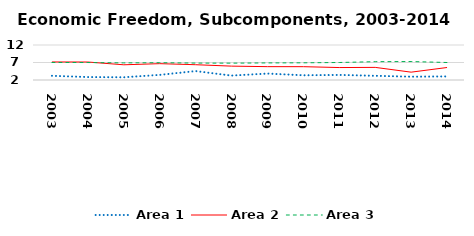
| Category | Area 1 | Area 2 | Area 3 |
|---|---|---|---|
| 2003.0 | 3.197 | 7.156 | 7.008 |
| 2004.0 | 2.839 | 7.137 | 6.992 |
| 2005.0 | 2.779 | 6.346 | 6.889 |
| 2006.0 | 3.461 | 6.667 | 6.944 |
| 2007.0 | 4.548 | 6.367 | 6.836 |
| 2008.0 | 3.26 | 5.961 | 6.814 |
| 2009.0 | 3.842 | 5.815 | 6.882 |
| 2010.0 | 3.348 | 5.807 | 6.913 |
| 2011.0 | 3.449 | 5.557 | 6.999 |
| 2012.0 | 3.205 | 5.603 | 7.236 |
| 2013.0 | 2.944 | 4.237 | 7.274 |
| 2014.0 | 3.024 | 5.569 | 6.998 |
════════
[REQUIRED WORK] The lines to set down, exactly and with both ends included, run from the one containing "6.367 | 6.836 |" to the last line of the data above.

[SOLUTION TO THIS EXERCISE]
| 2007.0 | 4.548 | 6.367 | 6.836 |
| 2008.0 | 3.26 | 5.961 | 6.814 |
| 2009.0 | 3.842 | 5.815 | 6.882 |
| 2010.0 | 3.348 | 5.807 | 6.913 |
| 2011.0 | 3.449 | 5.557 | 6.999 |
| 2012.0 | 3.205 | 5.603 | 7.236 |
| 2013.0 | 2.944 | 4.237 | 7.274 |
| 2014.0 | 3.024 | 5.569 | 6.998 |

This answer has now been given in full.